POWER MEMS ( micro electro mechanical system)
The term “Power MEMS” was first suggested by Epstein and Senturia in 1996 to describe microsystems which generated power or pumped heat. Their particular interest was MEMS heat engines, specifically Brayton cycles (such as gas turbines) and Rankine cycles (such as steam engines) and subsystems thereof. The promise identified was microsystems whose power densities equaled or exceeded those of the more familiar large-scale devices. Since that time, the Power MEMS system has evolved into a broader concept which includes other traditional thermal cycles, new heat engine concepts which may only be attractive at microscale, energy harvesting schemes, and even micro-fuel cells. Heat engines convert chemical energy into heat and then mechanical work. This mechanical energy may be used directly for applications such as vehicle propulsion or fluid pumping or converted into electric power. For example, propulsion is the goal of MEMS gas turbine and rocket engines, while MEMS gas turbine and internal combustion engines are being developed to power electric generators of various designs for electric power production. Power MEMS also encompasses heat engines which convert chemical energy directly to electrical energy, usually using the thermoelectric effect. These devices may be intended primarily as power generators or may have a different primary function such as fuel reforming for fuel cells with the power generation (or scavenging) being a secondary consideration. Power MEMS also includes devices which convert mechanical energy into electric power. This includes such devices as a self-charging electric watch and heel strike power generators.

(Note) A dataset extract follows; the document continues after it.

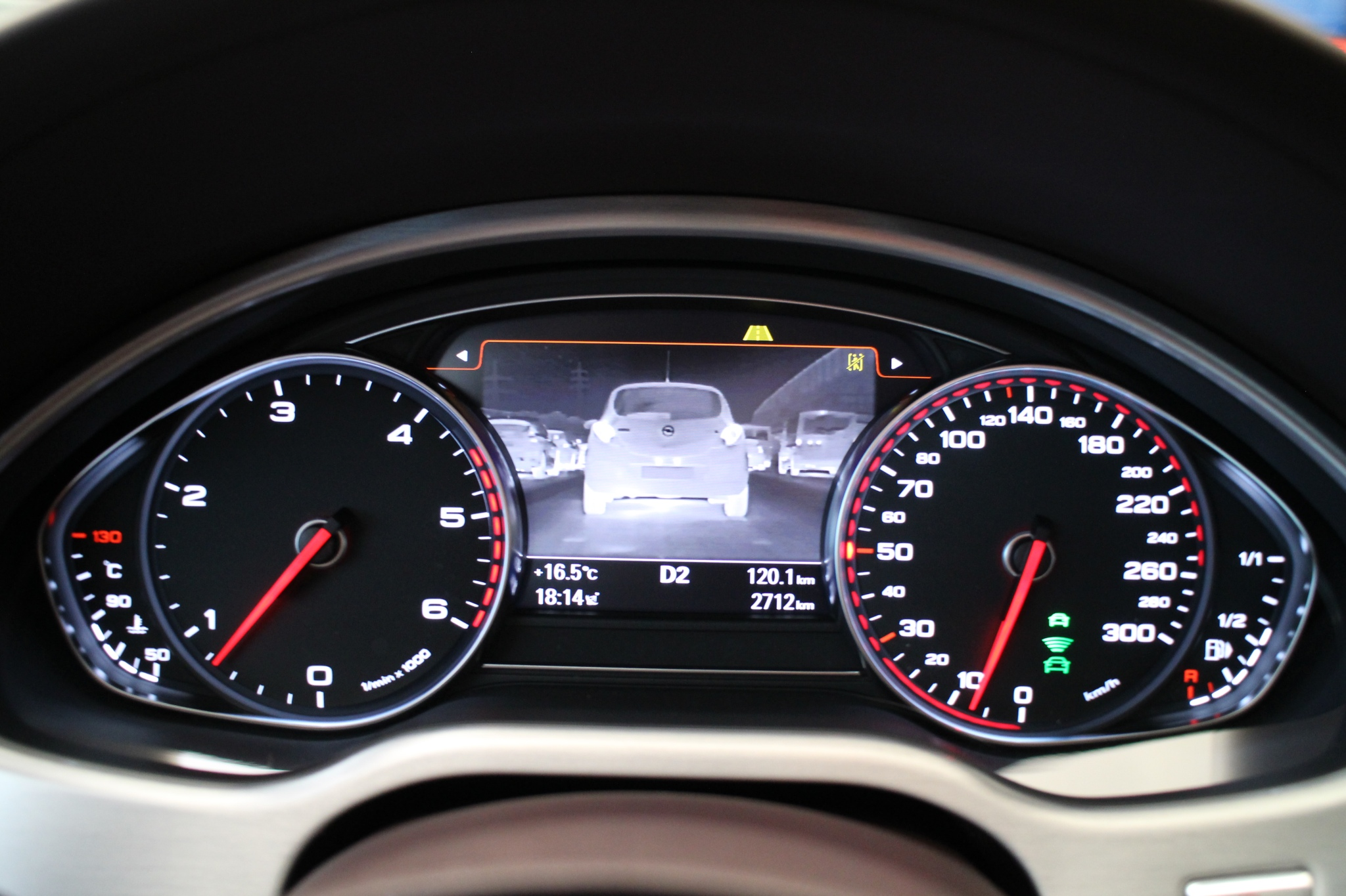 Facelift

The literature of MEMS power systems tends to fall into two categories: (1) descriptions of the overall system concept and its realizations, and (2) progress in the enabling technologies needed to realize such system concepts. The objectives of this review paper are twofold. The first is to informally survey ongoing Power MEMS projects. The second is to note technology challenges common to many of the approaches which may form fruitful research areas.